Cette fois-ci, Chat Noir ne put se retrancher derrière Ladybug: vu qu'en tant qu'Adrien il avait déclaré que c'était lui, Chat Noir, qui l'avait croisé lors de sa fugue, il se devait de prendre la parole à la place de sa partenaire. Il réitéra donc le même récit qu'il avait fait au Lieutenant Raincomprix quelques jours plus tôt.

A savoir que, en rentrant de patrouille, un soir, il avait croisé Adrien qui courait dans la rue. Le félin ajouta qu'il avait trouvé cela étrange, compte tenu de la notoriété du blondinet et de la nature quelque peu trop protectrice de Gabriel Agreste.

- Lorsque je me suis posé à côté de lui, Adrien a sursauté, surjoua le félin, ce qui lui valut un regard de coin de sa partenaire mais, tout à son rôle, il continua comme si de rien n'était. Il paraissait à la fois anxieux et terrifié puis, soudainement, soulagé quand il m'a reconnu. Evidemment, je fais cet effet-là aux gens.

Chat Noir vit Ladybug lever les yeux au ciel et un léger sourire étira ses lèvres. Il savait qu'après l'audition, elle lui tirerait les oreilles pour en avoir trop fait, selon elle, mais, selon lui, il devait rester dans son personnage de "Chat Noir", surtout ce jour-là et surtout à ce moment-là, alors qu'il parlait de lui-même.

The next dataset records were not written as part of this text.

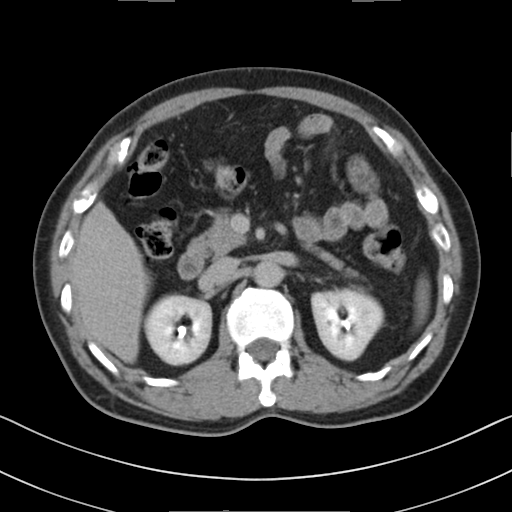
modality: multiphase abdominal CT, liver, delayed phase; patient: male, age 60.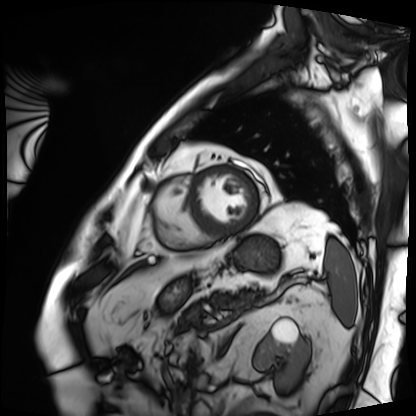
Cardiac MRI. Subject group: patient.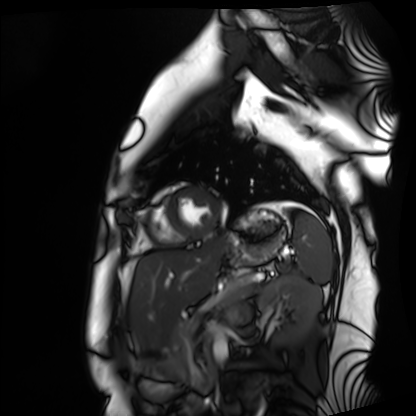
Clinical context:
Cardiac MRI. Subject group: healthy volunteer.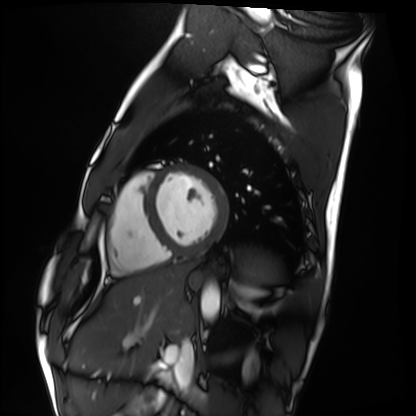
Cardiac MRI.
Subject group: healthy volunteer.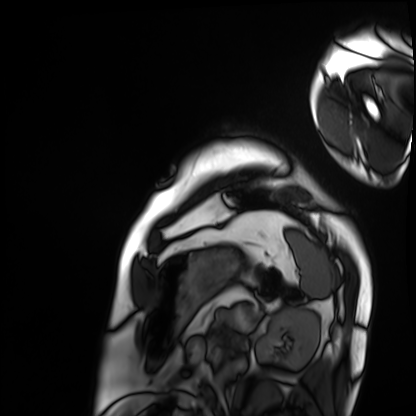
Q: What kind of scan is this?
A: Cardiac MRI.
Subject group: patient.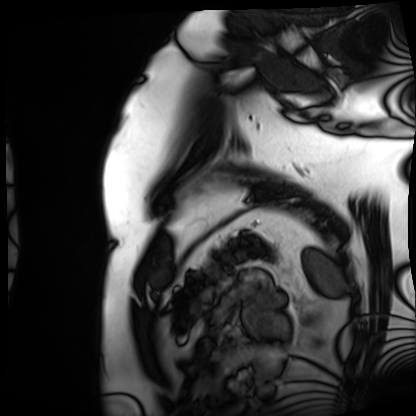
Cardiac MRI. Subject group: patient.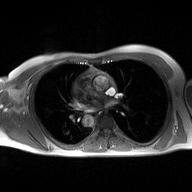
{
  "modality": {
    "type": "2D phase-contrast cine MRI",
    "region": "ascending aorta",
    "reconstruction": "high-resolution GRAPPA acquisition"
  }
}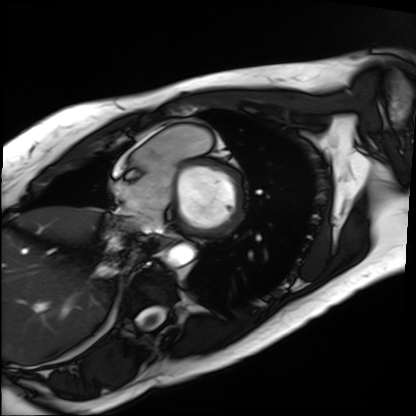
Summary:
Cardiac MRI. Subject group: patient.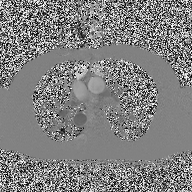
Q: What kind of scan is this?
A: 2D phase-contrast cine MRI of the ascending aorta.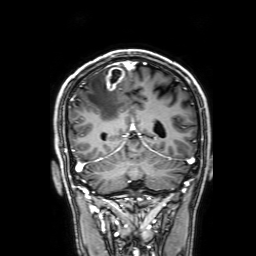
Case:
- modality: 3 Tesla brain MRI
- series: 3D T1-weighted with SENSE
- study: ring-enhancing brain masses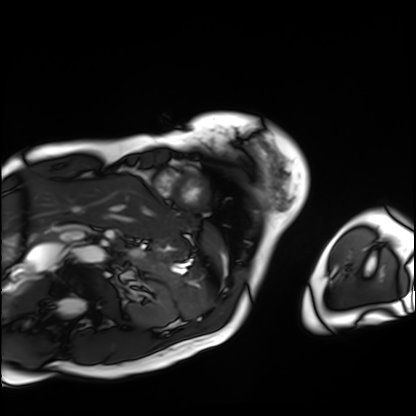
modality = cardiac MRI; subject group = patient.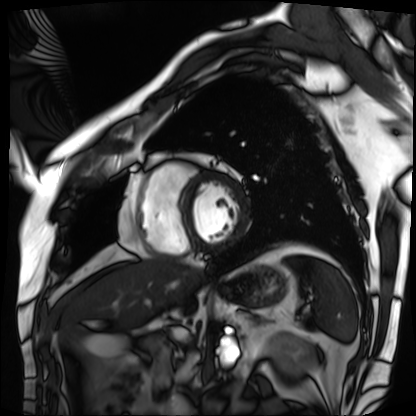
Cardiac MRI.
Subject group: patient.

Le félin poursuivit donc son récit en expliquant qu'il avait pris Adrien sous son aile et l'avait conduit dans un endroit sécurisé où ils avaient pu parler ensemble sans risques. Son visage se ferma quand il résuma que l'adolescent lui avait appris que Papillombre était son père et qu'il lui avait remis le Miraculous du Paon comme preuve de ce qu'il avançait. Sans nul doute devait-il avoir le visage tourmenté à ce moment-là car sa partenaire lui pressa doucement la cuisse avec sa main, en signe de soutien.

Finalement, Chat Noir termina en précisant qu'il avait appelé Ladybug, qui les avait alors rejoint quelques minutes plus tard.

Un silence inconfortable retomba dans la pièce quand le félin se tut. Les seuls bruits qui régnaient alors étaient le bruit des touches du clavier de l'ordinateur de leur interlocuteur, le murmure des conversations provenant de l'intérieur du commissariat ainsi que le bourdonnement de la mouche qui se trouvait dans la pièce et qui mettait les nerfs du félin en pelote.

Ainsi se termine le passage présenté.